On Thursday morning we were back at nuclear medicine. As I carried Liam into the room, I was directed to a different area behind a linen storage closet where another MIBG scanner was located. Without the benefit of walls to frame the scanner, it looked even bigger and more intimidating. Any change in schedule throws Liam for a loop. He wasn’t prepared to be in a different area, but I showed him it was exactly the same machine. He was very quiet but he was OK. And then he was asleep in my arms. And again I was placing his anesthesia-limp body on a scanner bed and praying. As I was walking out of the room, his nurse asked us where we were going to meet him, a question that confused me since I’ve only met Liam in the same room when the test was over. Did something change? Were things different? “He’s having bone marrows done today,” said his nurse. “No – He’s not,” I said. And then started a “what are you talking about” conversation as Liam is asleep on the table. It’s challenging enough on a daily basis weaving a web of explanations and expectations for Liam to be comfortable of the situation he’s in. To have a surprise thrown at you that I can’t even explain to him because he’s already under anesthesia threatens is challenging. I absolutely hate leaving Liam in a room to be scanned. I hate leaving him. But I did to try to figure out what was going on. Guess what? Someone forgot to call us to tell us there was a change. Thanks for the notice.
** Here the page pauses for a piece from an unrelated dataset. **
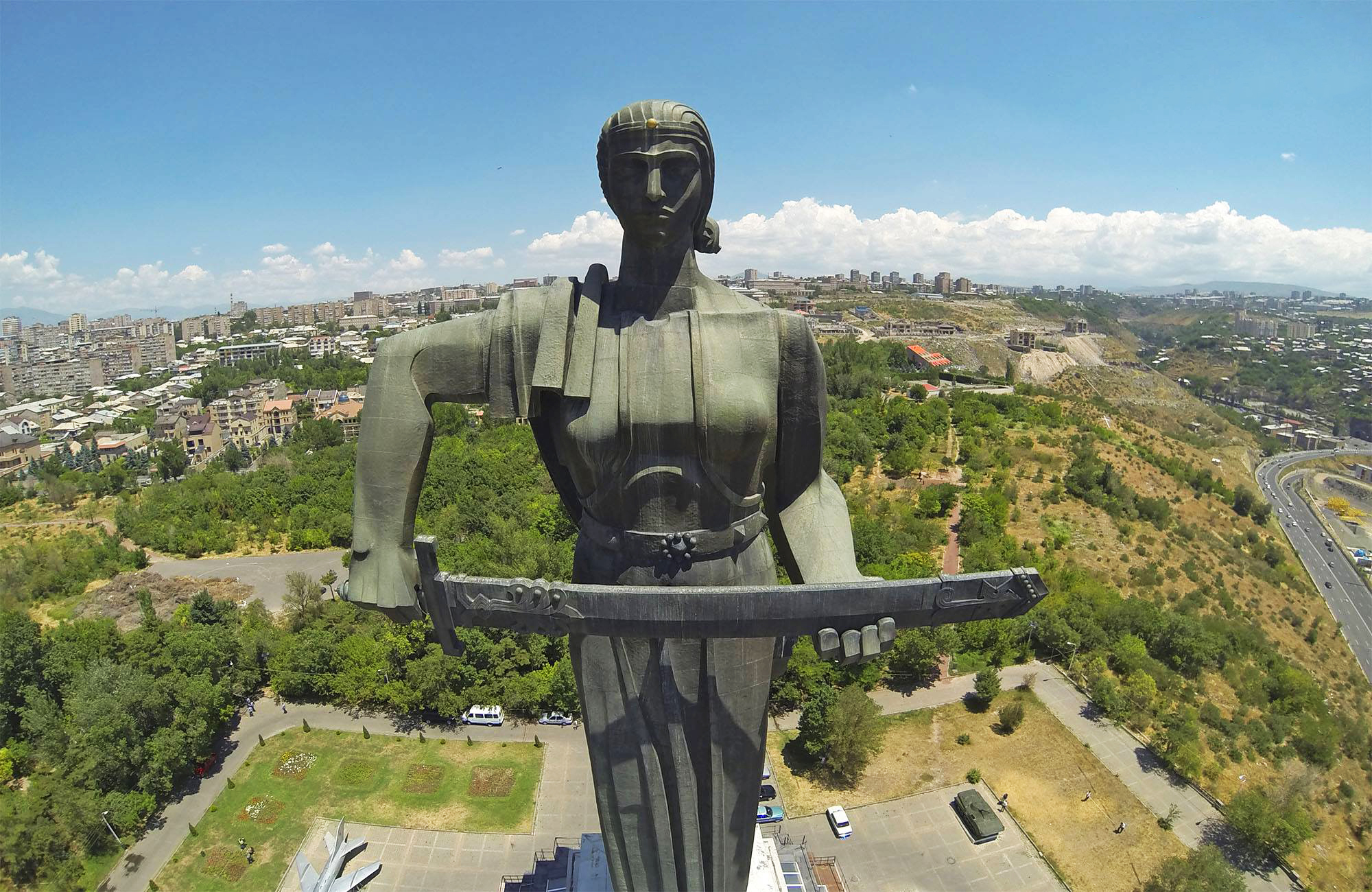 Մայր Հայաստան հուշարձան 360yerevan 12/10.3

After Liam woke up in another room with four bandages covering the spots where a needle was injected into his pelvis to draw bone marrow, he was a bit perplexed about where he was. And when he wanted to know why he had new bandages, I quickly explained that one of the things they needed to do when taking his picture was to take a little blood. And the bandages covered where they took the blood. He was fine. What he didn’t like was discovering a cup sealed to his private parts to collect his pee. It was initially covered with a diaper, but eventually he noticed a tube snaking out from his diaper which led to a whole discussion about what it was and what it was doing. And then what we thought was going to be a short day at the hospital turned into one very long day with urine collection, a blood transfusion (thank you donor), a platelet transfusion (thank you donor) and hours of urine collection. Liam took everything in stride. He was fine with every explanation, was familiar with the transfusion process, and took it all Liam-style…calm, cool and inquisitive. The end of the day was capped off trying to get him to pee. The cup made him nervous and he wouldn’t pee…even though he had been receiving fluids all day. He was so uncomfortable that he had to lie down. But he wouldn’t pee. We explained to him that we needed him to pee in order to leave. We told him it was really important. He made up a song about pee. The nurse increased the amount of fluid he was receiving to try and get things moving. He said he didn’t want to go. We took a walk. Half way to the fish tank, he started peeing and peeing and peeing. It was a good thing.
And now we wait. Today at 10:30 a.m. we have a meeting with Dr. Kushner to go over the test results.